Hoy ya cerramos este retiro, pero permítanme informarles que el siguiente será entre el 3 y el 8 de noviembre de este año en la isla de Egina, donde está enterrado San Nectario, uno de nuestros santos más famosos. Es nuestro retiro griego, pero también es para cualquiera que quiera unirse. No tendremos más de 100 personas. Cincuenta plazas ya están ocupadas por griegos.
También estamos planeando una gran peregrinación para el año que viene, en octubre. Será en Egipto, donde se estuvo escondiendo la Sagrada Familia. Aún no conocemos las fechas exactas, pero pronto podremos anunciarlas.
Y ahora dejadme deciros: nunca perdáis el valor al evangelizar los Mensajes. Sí, no es fácil en un mundo racionalizado y siempre habrá quienes se escandalicen cuando les digáis que Dios está vivo y que aún hoy nos habla a través de un ser humano. Estos cristianos, dijo el Papa Francisco en una de sus homilías, son cristianos cerrados de mente, están atrapados, tristes… estos cristianos, dijo, no son libres. ¿Por qué? Porque temen la libertad del Espíritu Santo que se obtiene a través de la predicación. Este, entonces, es el escándalo de la predicación, del que hablaba San Pablo: el escándalo de predicar, que termina en el escándalo de la Cruz.»
Como dije, la misión que Cristo me ha dado a mí y a vosotros no es fácil, pero ¿qué esperamos? Cristo dijo: «Tu misión es reunir a mi pueblo bajo un solo Nombre, mi Nombre, y compartir el pan juntos.» ¿Esperamos caminar sobre pétalos de rosa, con música sonando? No, sino que seguimos las huellas de los pasos manchados de sangre de nuestro Salvador, oyendo cacofonías a nuestro alrededor…
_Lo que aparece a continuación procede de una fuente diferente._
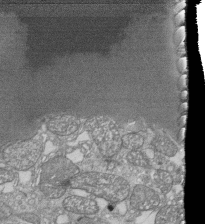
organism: Tetrahymena
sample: Cilia in tetrahymena
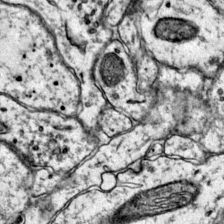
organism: Mouse
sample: Primary visual cortex
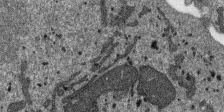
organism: Human
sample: Lung epithelial cells infected with SARS-CoV-2
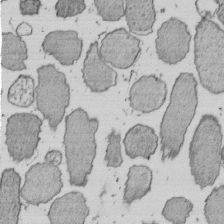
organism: E. coli
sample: Bacterial nucleoid
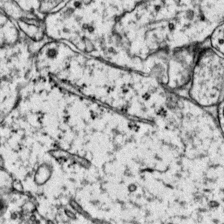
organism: Mouse
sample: Primary visual cortex
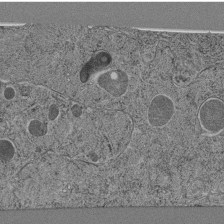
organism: C. elegans
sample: C. elegans pharynx
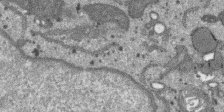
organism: Human
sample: Lung epithelial cells infected with SARS-CoV-2
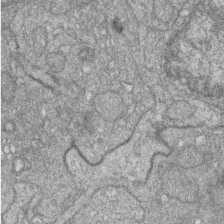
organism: Zebrafish
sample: Cilia; retinal pigment epithelium
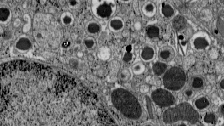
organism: C57BL Mouse
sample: Pancreatic islet
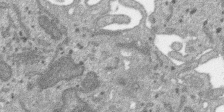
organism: Human
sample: Lung epithelial cells infected with SARS-CoV-2
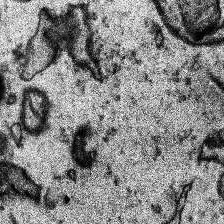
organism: Human
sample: Temporal Lobe
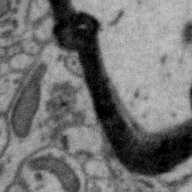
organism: Zebra finch
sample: Brain
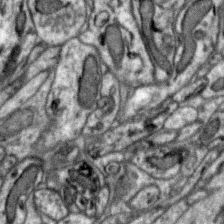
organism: Zebra finch
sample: Brain
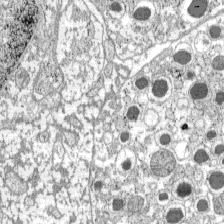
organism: C57BL Mouse
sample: Pancreatic islet
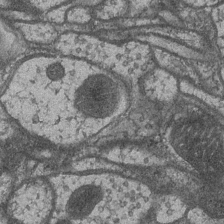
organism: Drosophila
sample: Optic medulla
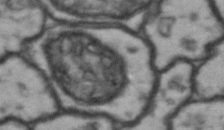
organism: Drosophila
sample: Brain
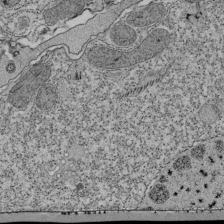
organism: Tetrahymena
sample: Cilia in tetrahymena
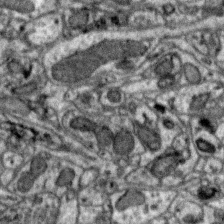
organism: Zebra finch
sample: Brain
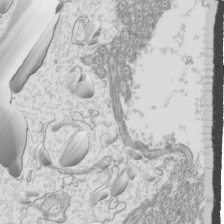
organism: Mouse
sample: Cilia; mouse epididymis
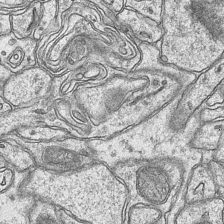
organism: Mouse
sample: CA1 Hippocampus
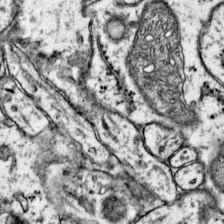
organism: Mouse
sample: Primary visual cortex
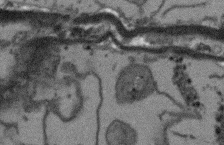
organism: Arabidopsis thaliana
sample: Root tip
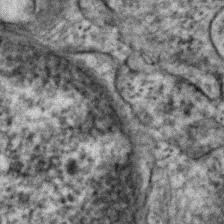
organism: Human
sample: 1205lu cells
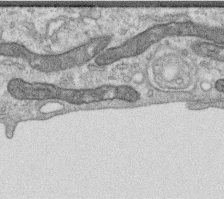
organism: Human
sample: Centriole in RPE cells
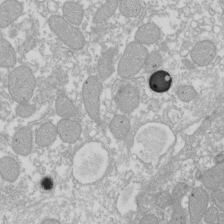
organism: Xenopus
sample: Cilia; centrioles in frog embryo cells
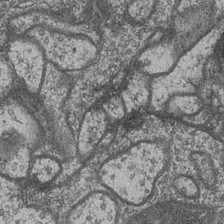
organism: Drosophila
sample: Optic medulla
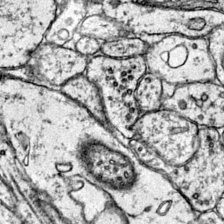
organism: Mouse
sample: Primary visual cortex
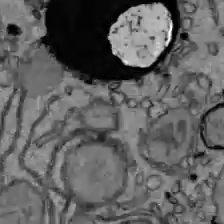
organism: C57BL Mouse
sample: Liver
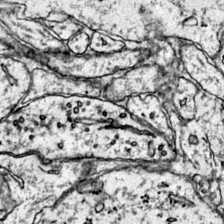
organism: Mouse
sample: Primary visual cortex
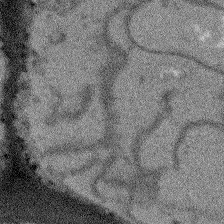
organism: Arabidopsis thaliana
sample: Root tip
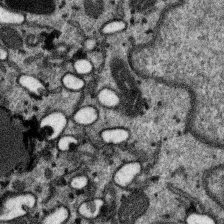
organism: Human
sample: Lung epithelial cells infected with SARS-CoV-2
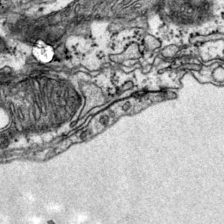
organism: Mouse
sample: Primary visual cortex
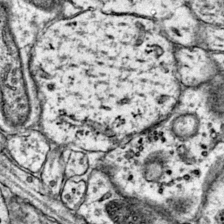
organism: Mouse
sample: Primary visual cortex
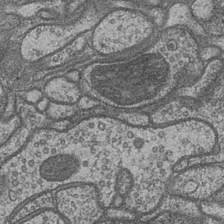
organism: Drosophila
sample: Optic medulla
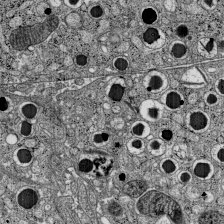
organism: C57BL Mouse
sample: Pancreatic islet
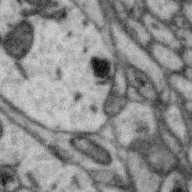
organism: Zebra finch
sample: Brain
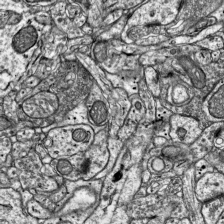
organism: Mouse
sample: Visual Cortex
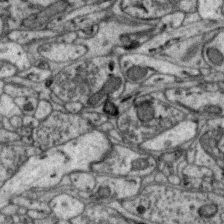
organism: Zebra finch
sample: Brain
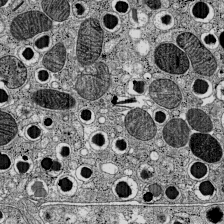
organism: C57BL Mouse
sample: Pancreatic islet
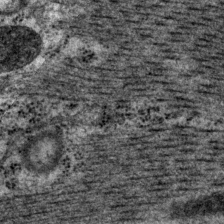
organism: P. pacificus
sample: Pharynx
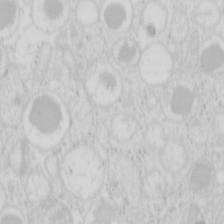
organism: Mouse
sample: Pancreas
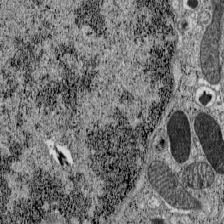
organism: C57BL Mouse
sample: Pancreatic islet
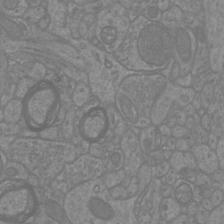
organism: Mouse
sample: Cortical neurons
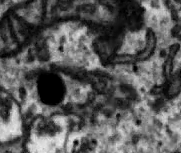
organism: Human
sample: HeLa cells
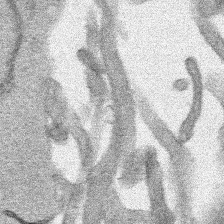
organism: Human
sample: Mitochondria in HCT116 cells
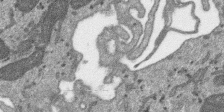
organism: Human
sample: Lung epithelial cells infected with SARS-CoV-2
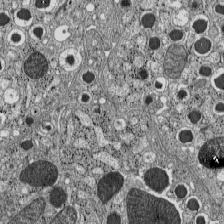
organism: C57BL Mouse
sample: Pancreatic islet
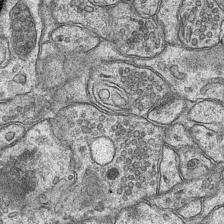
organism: Mouse
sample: CA1 Hippocampus
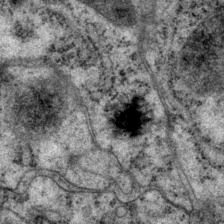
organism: P. pacificus
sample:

Pero cuando escuchas la súplica de nuestro Señor clamando: «¿Hay alguien dispuesto a trabajar con vigor y amor para reconstruir esta Casa tambaleante? ¿Hay alguien ahí dentro dispuesto a defender esta Casa? ¿Hay alguien que entienda ahora lo que estoy diciendo? ¿Hay alguien en Mi Casa dispuesto a expandir el Reino de Dios ?» (20 de agosto de 1998) ¿Cómo puedes entonces resistirte a Su Llamado de Unidad y de embellecer Su Casa?
Así que, que nuestros diálogos doctrinales comiencen con el Espíritu Santo. Que Él sea quien nos tire de la manga para mostrarnos en nuestro corazón que la esencia de la doctrina debe basarse en el amor y la humildad, que es la clave de la Unidad.